I think that the purpose and conclusion should be matched and described appropriately. Please delete it if you don't need it.

Author Response

Please see the attached document named "Hegdé_etal_RESPONSES_TO_REVIEW_1.docx". Thank you.

Author Response File: Author Response.pdf

Reviewer 2 Report

Medical records are poorly readable, no scale or markers (line 190-198). I suggest changing the form presentation and use a scale (markers) to clearly interpret the data pictorial. The image (line 201) is out of focus - all structures are visible, however, in case control and standard measurements - mainly with the use of rulers and very templates the quality of the photos is important - the higher the quality, the more accurate the calibration, which in turn translates into standard measurement tolerance. I propose to generate a new image with sharp edges of the structures and without pixelation.

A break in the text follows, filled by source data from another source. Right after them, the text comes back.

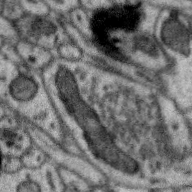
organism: Zebra finch
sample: Brain
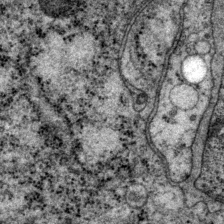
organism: P. pacificus
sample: Pharynx
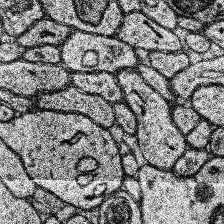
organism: Human
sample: Temporal Lobe
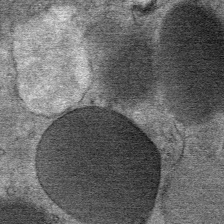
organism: Mouse
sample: Mouse Salivary gland
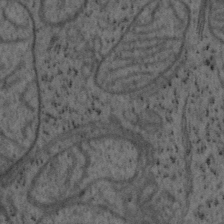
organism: Human
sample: HeLa cells
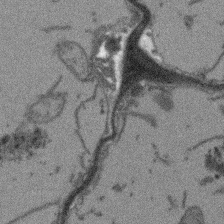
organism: Arabidopsis thaliana
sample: Root tip
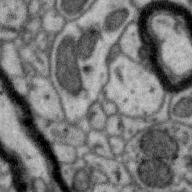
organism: Zebra finch
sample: Brain
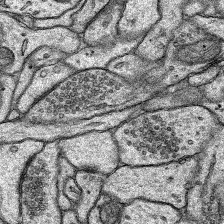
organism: Rat
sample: Hippocampus
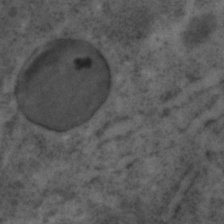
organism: C. elegans
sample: C. elegans embryo
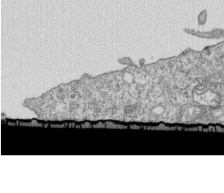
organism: Human
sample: HeLa cell HIV synapse
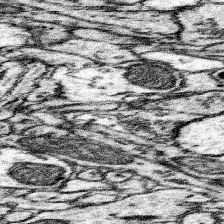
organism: Mouse
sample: Somatosensory cortex neuropil
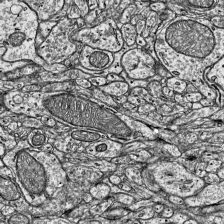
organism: Mouse
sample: Visual Cortex
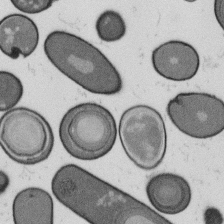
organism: B. subtilis
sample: Bacterial spore
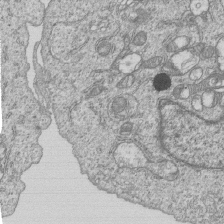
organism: Human
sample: MDA-MB-231 cells
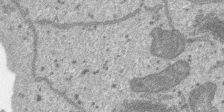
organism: Human
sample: Lung epithelial cells infected with SARS-CoV-2
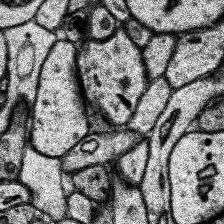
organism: Human
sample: Temporal Lobe
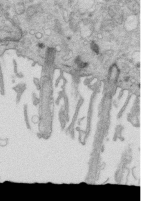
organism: Mouse
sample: Multiciliated cells
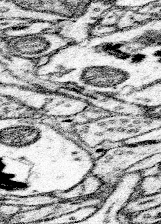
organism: Mouse
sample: Somatosensory cortex neuropil
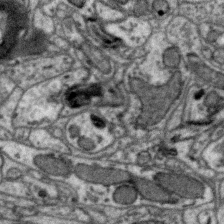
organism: Zebra finch
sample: Brain
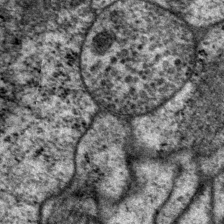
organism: P. pacificus
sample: Pharynx
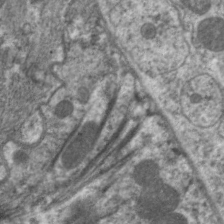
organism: C. elegans
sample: Pharynx
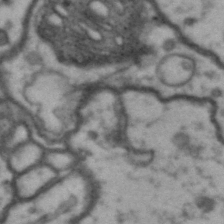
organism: Drosophila
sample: Brain
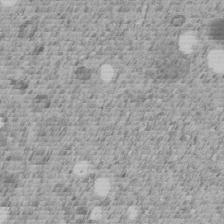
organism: C. elegans
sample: C. elegans embryo early stage
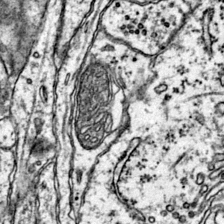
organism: Mouse
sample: Primary visual cortex
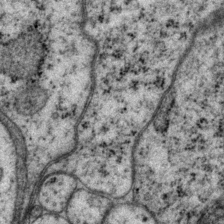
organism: P. pacificus
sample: Pharynx
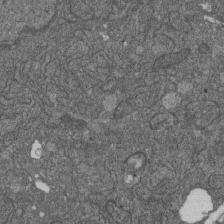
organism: Drosophila
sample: Nephrocyte
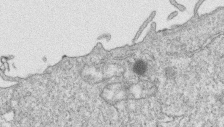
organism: Human
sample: HeLa cell HIV synapse
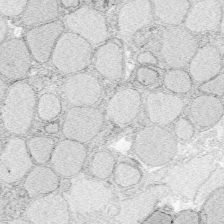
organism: Zebrafish
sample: Whole-Brain
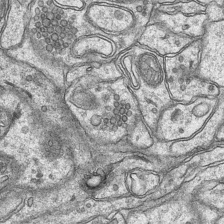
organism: Mouse
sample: CA1 Hippocampus
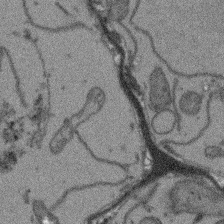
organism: Arabidopsis thaliana
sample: Root tip
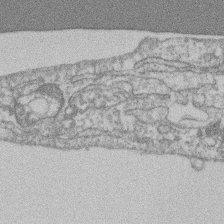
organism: Mouse
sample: T cell stromal cell synapse
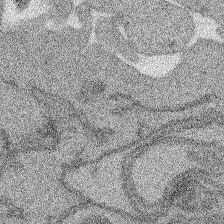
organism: Human
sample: HeLa cells
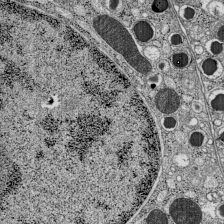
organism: C57BL Mouse
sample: Pancreatic islet
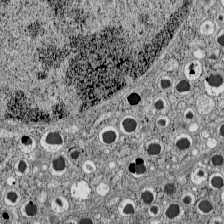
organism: C57BL Mouse
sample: Pancreatic islet
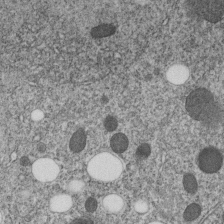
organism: C. elegans
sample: C. elegans embryo early stage
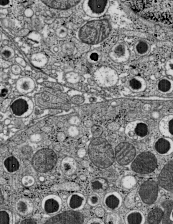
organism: C57BL Mouse
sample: Pancreatic islet
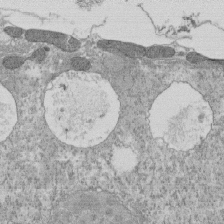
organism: Tetrahymena
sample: Cilia in tetrahymena
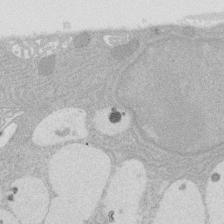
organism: Rat
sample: Salivary granule
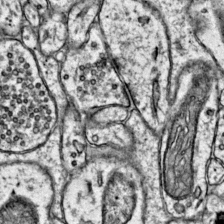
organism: Mouse
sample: Primary visual cortex
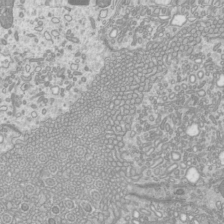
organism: Mouse
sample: Cilia; mouse epididymis
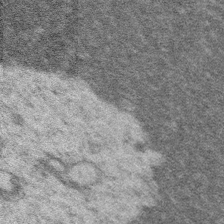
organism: Platynereis dumerilii
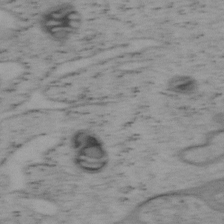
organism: Mouse
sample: OT-I killer T cells with ID8 ovarian cancer cells
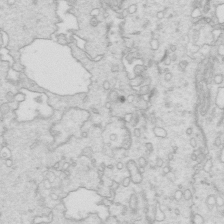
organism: Mouse
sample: Multiciliated cells
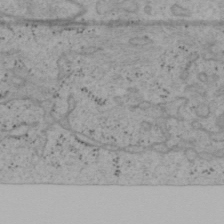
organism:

The age group of patients on the basis of which the template was developed is very wide and for a reason very significant heterogeneous age differences. I propose to clearly describe in the text which ones algorithms were used in the development of the template and whether, for example, the patients taking part a experiment were pre-selected.

Please reconstruct tables 1a and 1b - the information contained in them can be presented compact - no need for a whole page. There is no specific data on what parameters were taken into account when creating templates - anthropometric and goniometric data, Hounsfield scale. Information - African American - 2, Asian American - 3, etc., does not constitute any added value, much less input data for scientific research. To be able to interpret the correctness of the construction and credibility of the obtained results, it is necessary to present specific input data for the development of templates


The article ended with tables - lack of a coherent summary binding the own study and summarizing the achievements of the authors. I suggest adding one constitutive point summary, experiment planning, process performed and results obtained. The final element is the development of the template, but the work submitted for review does not allow it for an unequivocal statement whether the final result has a rational justification from the point of view diagnostic.

 

Author Response

Please see the attached document named "Hegdé_etal_RESPONSES_TO_REVIEW_2.docx". Thank you.

Author Response File: Author Response.pdf

Round 2

Reviewer 1 Report

I would like to thank the authors for their polite response to my comments.

I think that the present manuscript has mostly been appropriately revised and improved to be easy to understand.

 

However, just let me comment on the section describing the quality of the template images.

Regarding 3.2 (1) and (2) in the Author's Reply to the Review Report (Reviewer 1), I could not find the corresponding sentences in the revised manuscript. Please confirm.

Author Response

Please see the revised response. Thank you.